Business Process Management (BPM) is a method of controlling the processes in an organisation . BPM is utilised to ensure that an organisation is run as effective and efficient as possible with regards to costs profitability and production. BPM should be continuously monitored on an on-going basis. Methods of BPM include Total Quality Management (TQM), Cost of Quality Report (COQ) and Just-In-Time (JIT).
Just-In-Time (JIT) manufacturing is producing the required items, of the right quality, and in the exact quantities, precisely as they are needed (Minahan, 1997) . JIT “is a management philosophy focused on how the supply chain fits into the manufacturing process” (Greb, 2009) . JIT manufacturing focuses on reducing inventory held and the costs associated with holding inventory and increasing the quality of the products.
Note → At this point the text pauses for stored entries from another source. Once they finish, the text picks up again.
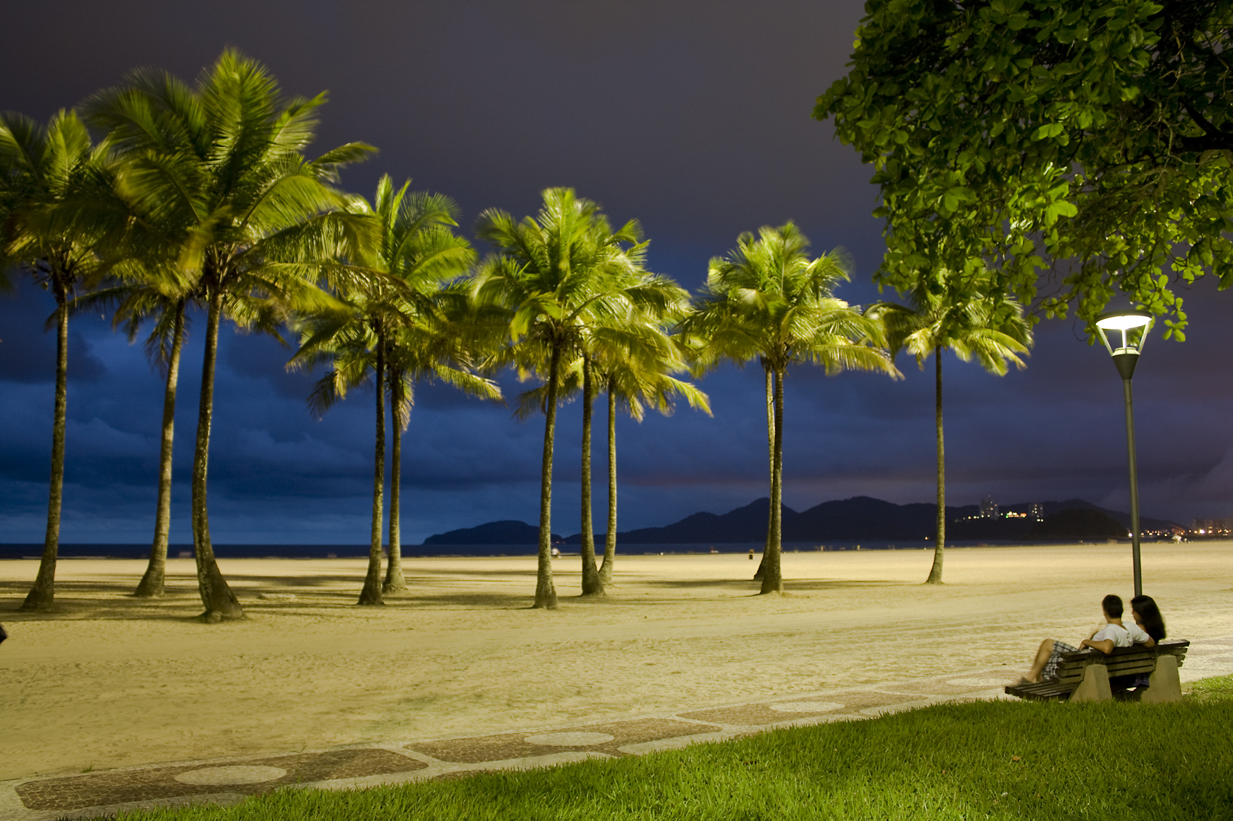 Fim de tarde em Santos, SP, Brasil.
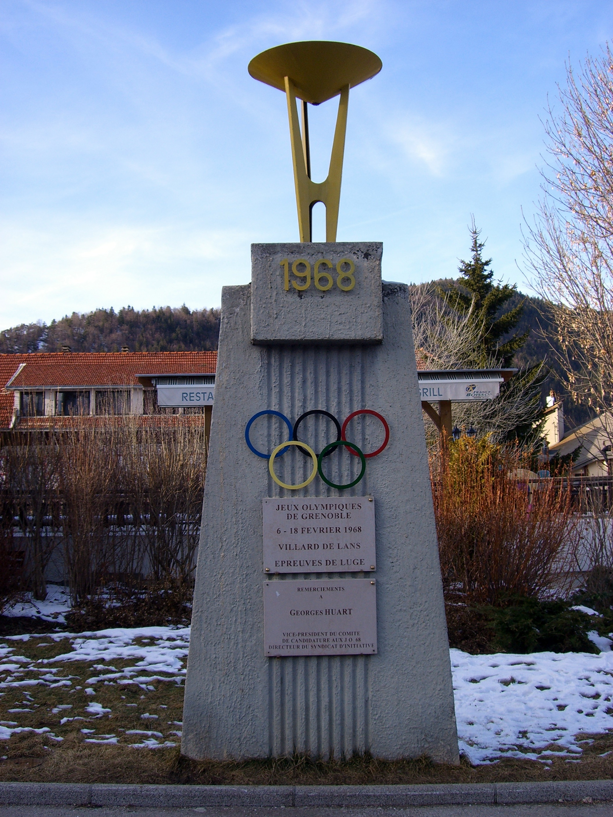 Le Monument des Jeux Olympique de GrenobleGrenoble de 1968 à Villard-de-Lans.
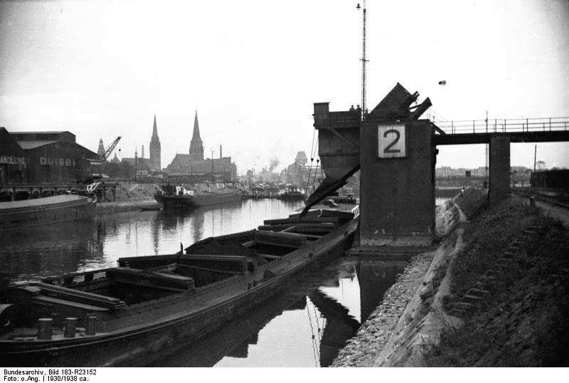 Mülheim, Industriehafen Mülheim - Industriehafen. (vor 1939) Aufn.: Illus
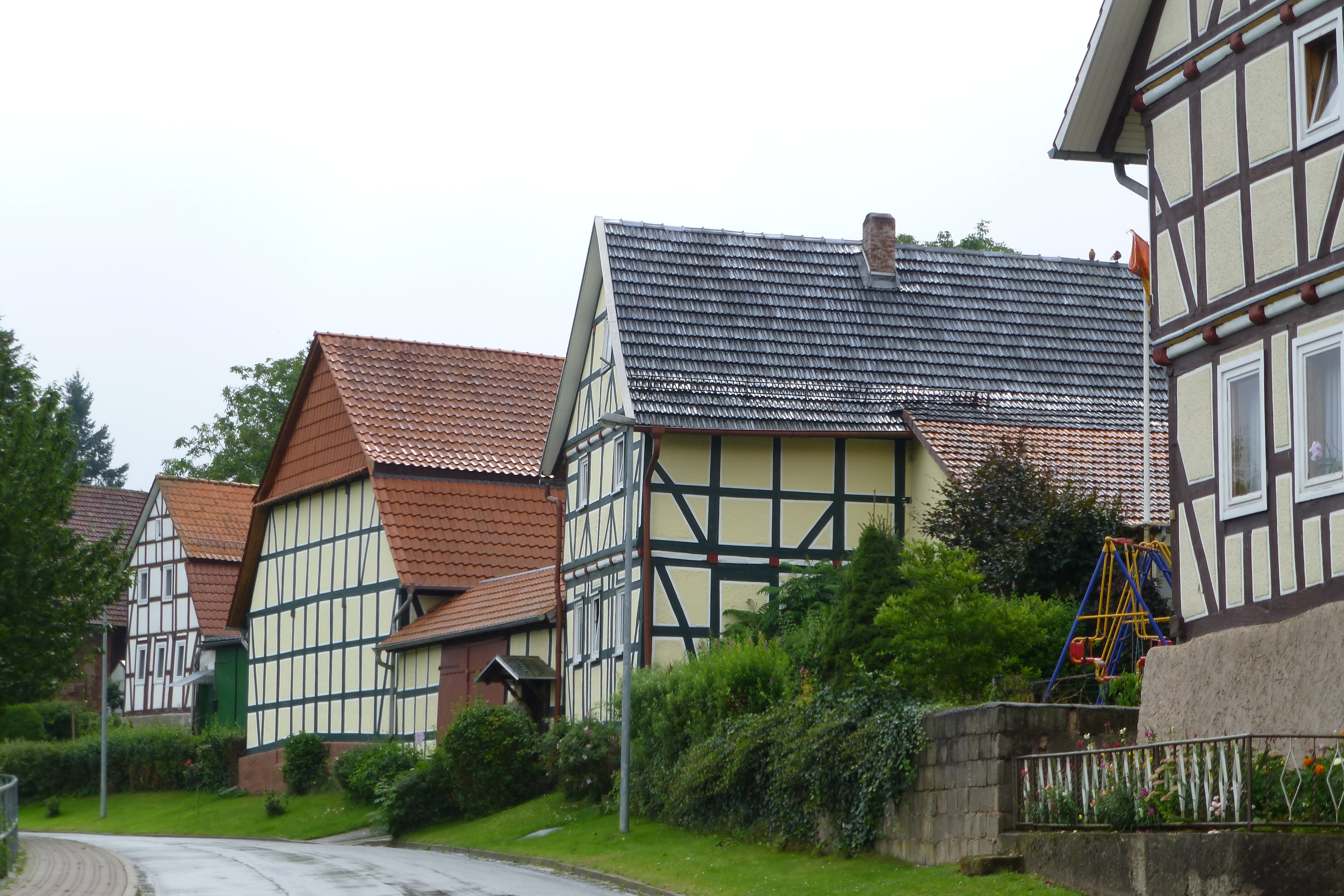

JIT relies on close links between the manufacturer and its suppliers and also assumes that there will not be an unforeseen large increase in demand. Schonberger writes that “ The characteristics of JIT purchasing are few suppliers, nearby suppliers, frequent deliveries in small lot quantities, long term contract agreements and close relationships between buyers and suppliers” (Schonberger, 1983) Companies such as Dell, Harley Davidson, Toyota, Xerox and Hewlett Packard have all implemented some form of JIT.
JIT can result in lower costs associated with holding stock, an increase in floor space available, an increase in quality and reduction in deliver time to customers, which may lead to an increased level of customer satisfaction which in turn will lead to higher orders and a higher demand for products. However JIT is not suitable for all firms or industries and should only be implemented after serious considera...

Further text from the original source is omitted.